THE EVENING DESPATCH Birmingham, Warwickshire, England 13 April 1934 (page 11)
“HORRIBLE STUFF PRODUCED BY MR. CROWLEY”
JUDGE’S COMMENT IN “MAGIC” CASE
DEFENDANTS WIN
EVIDENCE BY “TIGER WOMAN”
The “black magic” case ended to-day with a strong condemnation by Mr. Justice Swift of the evidence produced by Mr. Crowley.
The verdict was for the defendants against whom Mr. Crowley, the author, brought an action for libel. The defendants were Miss Nina Hamnett, authoress of a book entitled “Laughing Torso,” Constable and Co., Ltd., publishers and Charles Whittingham & Briggs, printers.
“Never have I heard such dreadful, horrible, blasphemous, abominable stuff as that produced by the man describing himself as the greatest living poet.” Mr. Justice Swift told the jury.
“I have nothing to say about the facts except this: I have been more than 40 years engaged in the administration of the law in one capacity or another. I thought that I knew of every conceivable form of wickedness; I thought that everything which was vicious and bad had been produced at one time or another before me, but I have learnt in this case that we can always learn something if we live long enough.”
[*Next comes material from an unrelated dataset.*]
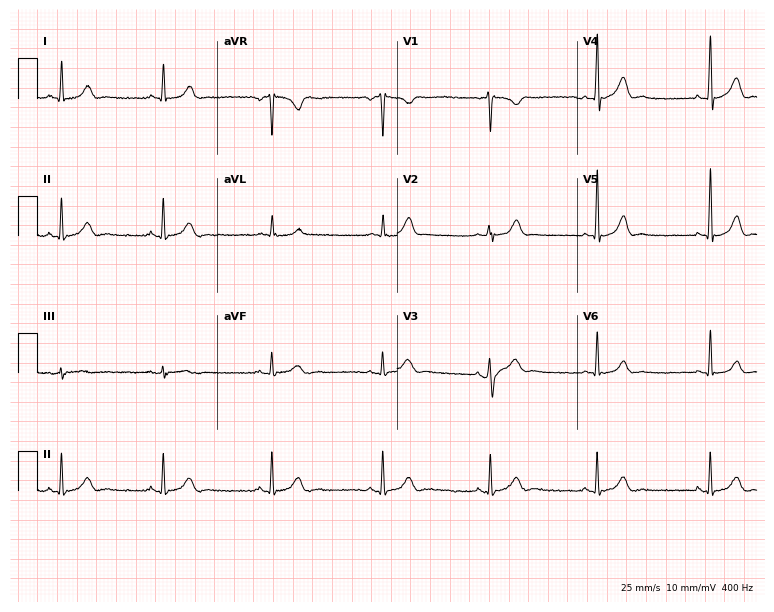
ECG (7.3-second recording at 400 Hz) — a 24-year-old male patient. Labelled as a normal ECG.

The jury said their verdict was unanimous, and judgment was given for all defendants, with costs.
Mr. Crowley complained that the book imputed that he had practiced “black magic” which he said was a libel upon him. The defence was a plea of justification.
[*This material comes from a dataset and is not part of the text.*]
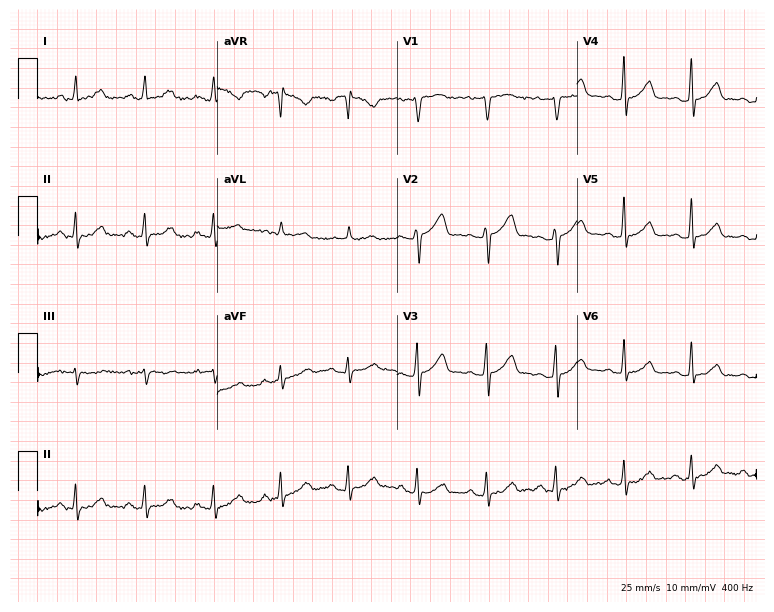
Standard 12-lead ECG recorded from a 38-year-old woman (7.3-second recording at 400 Hz). None of these six findings is recorded: first-degree AV block, right bundle branch block (RBBB), left bundle branch block (LBBB), sinus bradycardia, atrial fibrillation (AF), sinus tachycardia.

Mr. Crowley denied that he practiced “black magic” at a villa which he occupied at Cefalu, Sicily.
“ARCH HUMBUG” Closing Words of Counsel for Authoress
Mrs. Betty Sedgewick, whose former husband, Raoul Loveday, died at the villa in Sicily, stated yesterday that on one occasion a cat was sacrificed in the course of a magical ceremony and that her husband drank a cup of the cat’s blood. Mr. Crowley had said that there never had been any sacrifice of any animal in the ceremony or any drinking of blood.
Mr. J. P. Eddy (for Mr. Crowley) resuming his cross-examination of Mrs. Sedgwick to-day asked: “Immediately before your marriage to Raoul Loveday would your life be fairly described as drink, drugs and immorality?”
“No,” replied Mrs. Sedgwick, who said she had not drugged herself for years.
Did your husband tell you that Mr. Crowley wanted to give you both a chance in Sicily to live a clean life there?—No.
This was not an attempt to rescue you and your husband from the life you were leading?—No: nothing of that sort.
After her arrival in Sicily articles about Mr. Crowley appeared. She had supplied information to a newspaper but could not remember how much she was paid for it.
Mr. Eddy: Did you write this book (“Tiger Woman”)? No.
A few Facts—and somebody else has done the rest, is that it?—Yes.
Mr. Eddy: Look at your book again. “We gather that it was time to get up. Raoul was something of a dandy and was horrified at the absence of toilet apparatus.” Is that all an invention?
A DISTINCTION
Mrs. Sedgwick said there were two mattresses in the room and her husband slept on one. He was not allowed to be husband, she added.
“Rightly or wrongly,” interposed Mr. Justice Swift, “the witness is obviously trying to draw a distinction between sleeping with a person and sleeping in the same room.”
Cross-examined on her evidence regarding the “terrible sacrifice of a cat” she said it was “absolutely true.”
She left the abbey [Abbey of Thelema] a few days before her husband’s death. She had no idea of what he was suffering from but thought it was laudanum poisoning.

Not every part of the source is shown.